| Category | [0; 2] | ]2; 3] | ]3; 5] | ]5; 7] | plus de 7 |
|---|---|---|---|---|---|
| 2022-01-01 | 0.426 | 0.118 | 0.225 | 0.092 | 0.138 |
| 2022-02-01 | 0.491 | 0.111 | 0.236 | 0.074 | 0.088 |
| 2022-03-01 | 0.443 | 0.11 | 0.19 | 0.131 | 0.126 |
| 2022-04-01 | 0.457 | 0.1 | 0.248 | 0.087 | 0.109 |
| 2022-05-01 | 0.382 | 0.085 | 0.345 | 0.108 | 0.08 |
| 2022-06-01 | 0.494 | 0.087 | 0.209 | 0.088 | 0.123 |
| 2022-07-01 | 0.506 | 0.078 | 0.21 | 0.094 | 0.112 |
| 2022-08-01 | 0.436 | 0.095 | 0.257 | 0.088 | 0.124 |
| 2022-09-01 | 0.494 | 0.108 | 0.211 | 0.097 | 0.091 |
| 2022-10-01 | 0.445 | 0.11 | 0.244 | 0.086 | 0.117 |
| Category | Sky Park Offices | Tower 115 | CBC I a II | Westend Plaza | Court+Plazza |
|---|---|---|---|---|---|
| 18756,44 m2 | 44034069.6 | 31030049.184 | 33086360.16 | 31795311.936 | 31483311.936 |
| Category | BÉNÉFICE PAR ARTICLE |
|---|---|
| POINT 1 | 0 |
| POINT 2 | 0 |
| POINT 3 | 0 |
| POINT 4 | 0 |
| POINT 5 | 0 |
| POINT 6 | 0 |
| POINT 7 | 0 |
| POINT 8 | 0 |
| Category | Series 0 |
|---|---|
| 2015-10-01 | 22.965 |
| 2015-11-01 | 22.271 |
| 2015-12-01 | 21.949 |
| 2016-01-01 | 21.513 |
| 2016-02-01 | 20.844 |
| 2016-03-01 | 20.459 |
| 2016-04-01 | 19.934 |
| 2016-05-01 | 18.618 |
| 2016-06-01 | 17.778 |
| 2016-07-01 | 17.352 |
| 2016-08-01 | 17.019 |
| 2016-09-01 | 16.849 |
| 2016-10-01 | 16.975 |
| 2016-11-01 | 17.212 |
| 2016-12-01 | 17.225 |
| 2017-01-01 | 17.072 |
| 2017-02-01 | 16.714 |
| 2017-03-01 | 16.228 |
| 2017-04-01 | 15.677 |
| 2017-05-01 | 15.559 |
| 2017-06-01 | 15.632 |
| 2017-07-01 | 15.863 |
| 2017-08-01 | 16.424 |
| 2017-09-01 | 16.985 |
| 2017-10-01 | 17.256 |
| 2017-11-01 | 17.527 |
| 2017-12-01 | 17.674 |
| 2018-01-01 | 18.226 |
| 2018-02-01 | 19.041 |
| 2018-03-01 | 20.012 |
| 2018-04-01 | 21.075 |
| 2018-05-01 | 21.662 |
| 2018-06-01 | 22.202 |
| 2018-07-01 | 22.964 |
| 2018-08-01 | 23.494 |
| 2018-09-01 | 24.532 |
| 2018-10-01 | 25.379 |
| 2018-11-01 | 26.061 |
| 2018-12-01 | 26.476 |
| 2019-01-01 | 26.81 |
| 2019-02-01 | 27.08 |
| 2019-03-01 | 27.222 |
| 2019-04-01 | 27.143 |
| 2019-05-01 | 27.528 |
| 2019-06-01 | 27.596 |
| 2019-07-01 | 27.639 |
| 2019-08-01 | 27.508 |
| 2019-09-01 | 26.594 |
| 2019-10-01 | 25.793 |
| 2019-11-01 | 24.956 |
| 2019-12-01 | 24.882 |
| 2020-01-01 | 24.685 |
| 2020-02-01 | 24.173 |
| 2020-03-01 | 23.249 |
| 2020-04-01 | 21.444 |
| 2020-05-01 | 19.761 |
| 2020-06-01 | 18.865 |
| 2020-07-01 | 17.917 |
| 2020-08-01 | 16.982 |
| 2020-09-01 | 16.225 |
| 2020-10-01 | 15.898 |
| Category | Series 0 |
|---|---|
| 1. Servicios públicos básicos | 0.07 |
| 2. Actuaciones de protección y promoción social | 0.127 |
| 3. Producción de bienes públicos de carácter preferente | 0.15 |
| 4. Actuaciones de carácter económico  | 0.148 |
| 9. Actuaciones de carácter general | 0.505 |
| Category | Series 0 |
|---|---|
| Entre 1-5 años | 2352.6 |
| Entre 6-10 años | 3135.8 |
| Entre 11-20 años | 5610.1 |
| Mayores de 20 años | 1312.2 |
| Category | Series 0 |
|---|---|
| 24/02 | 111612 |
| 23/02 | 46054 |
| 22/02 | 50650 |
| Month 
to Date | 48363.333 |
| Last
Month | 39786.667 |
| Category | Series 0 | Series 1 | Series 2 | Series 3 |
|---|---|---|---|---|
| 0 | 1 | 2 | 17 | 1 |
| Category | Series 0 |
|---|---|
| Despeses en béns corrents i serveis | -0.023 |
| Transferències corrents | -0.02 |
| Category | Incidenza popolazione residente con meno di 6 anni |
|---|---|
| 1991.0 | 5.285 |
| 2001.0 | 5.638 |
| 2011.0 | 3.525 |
* * * * * * *
§ **Exercise**:
Say how many lines in the entries include the word "públicos", with no text around the number.

§ **Answer to the exercise**:
2